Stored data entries
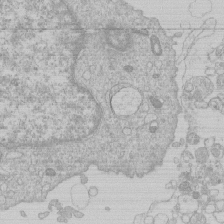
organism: Human
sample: Macrophage cells
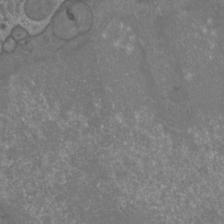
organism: Mouse
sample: Cortical neurons
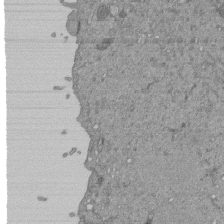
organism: Mouse
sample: ED-1 cell nuclei; centrioles
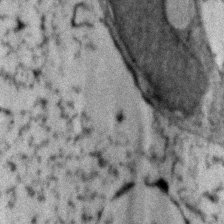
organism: Zebrafish
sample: Zebrafish embryo
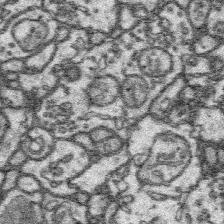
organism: Platynereis dumerilii
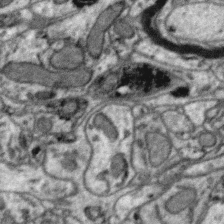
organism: Zebra finch
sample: Brain
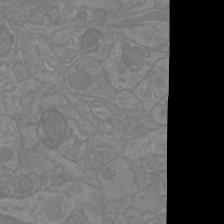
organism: Mouse
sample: Cortical neurons
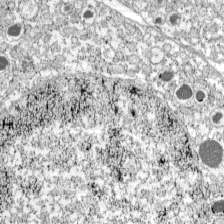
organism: C57BL Mouse
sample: Pancreatic islet
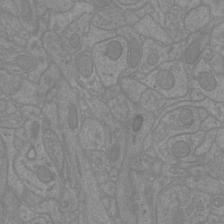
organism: Mouse
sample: Cortical neurons

◆ **What you are asked to do**
Only the lines from the one containing "sample: Macrophage cells" through the final line of the records should be transcribed, exactly and with no pictures.

◆ **Your solution**
sample: Macrophage cells
organism: Mouse
sample: Cortical neurons
organism: Mouse
sample: ED-1 cell nuclei; centrioles
organism: Zebrafish
sample: Zebrafish embryo
organism: Platynereis dumerilii
organism: Zebra finch
sample: Brain
organism: Mouse
sample: Cortical neurons
organism: C57BL Mouse
sample: Pancreatic islet
organism: Mouse
sample: Cortical neurons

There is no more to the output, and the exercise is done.